Fans of the Harry Potter novels will also recognise holly as the wood from which the eponymous boy wizard’s wand is made.

Uses

Holly is most commonly used decoratively in wreaths and illustratively on cards at Christmas time.

The wood has been historically used by furniture makers, particularly as an inlay in Elizabethan oak furniture. It also burns hot and long, making it a perfect fuel for cold, winter nights.

A wide range of UK wildlife also makes use of holly. The berries are an important food source for a range of bird species; the mistle thrush in particular is known to jealously guard holly berries in winter to prevent other birds from eating them. Holly also provides dense cover and good nesting habitat for birds and small mammals such as hedgehogs will often hibernate beneath its dry leaf litter.

A word of caution: the berries and leaves of most holly species are unsuitable for human consumption. The berries can cause vomiting and diarrhoea and are especially dangerous to young children – ingesting as few as 20 berries may be fatal to children.

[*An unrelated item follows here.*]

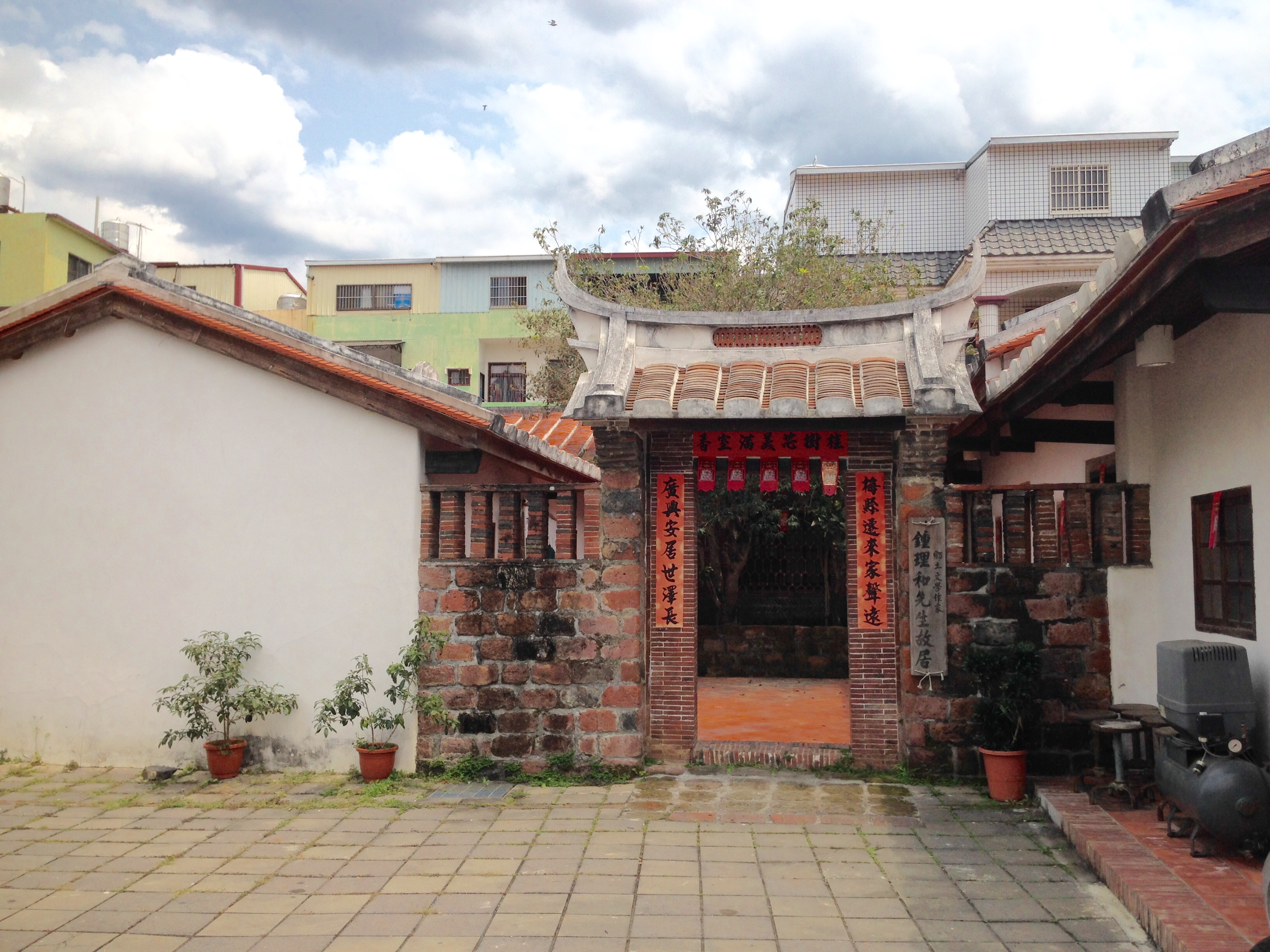 鍾理和、鍾浩東故居

Photo credit: Ben Jones, Arboricultural Consultant (Author)

 

Did You Know?

​Celtic mythology held that two twins, the Holly King and the Oak King battled for control of the woodland. While the Oak King holds sway in summer with his greater size and broad leaf spread, the Holly King seizes his opportunity in the winter – hence the common pairing of oak and holly in most woodland settings.

Photo credit: https://www.ornamental-trees.co.uk/betula-pendula-tree-p38

Care and Preservation

​The best time to plant holly bushes is either in the spring or autumn; as the relatively low temperatures and higher rainfall will help the bush to acclimatise to its new home. Holly is also best situated in well-drained, but not dry, slightly acidic soil in full sun.

While not requiring watering, it is recommended that holly bushes are fertilized annually with a balanced fertilizer or an application of mulch around the base of the stem.

Pruning should be carried out while the plant is dormant (i.e. in winter) and from the inside of the tree working outwards. If possible, avoid removing lower limbs; instead allow them to branch to the ground for stability and improved habitat.

 

Threats and Conservation

While relatively free of major threats, the foliage of holly trees may be damaged by holly leaf miner and holly leaf blight; both of which may cause dieback.  

Final Thoughts

A much loved, charismatic and quintessentially festive tree. Holly remains an important winter tree from aesthetic, cultural and environmental perspectives.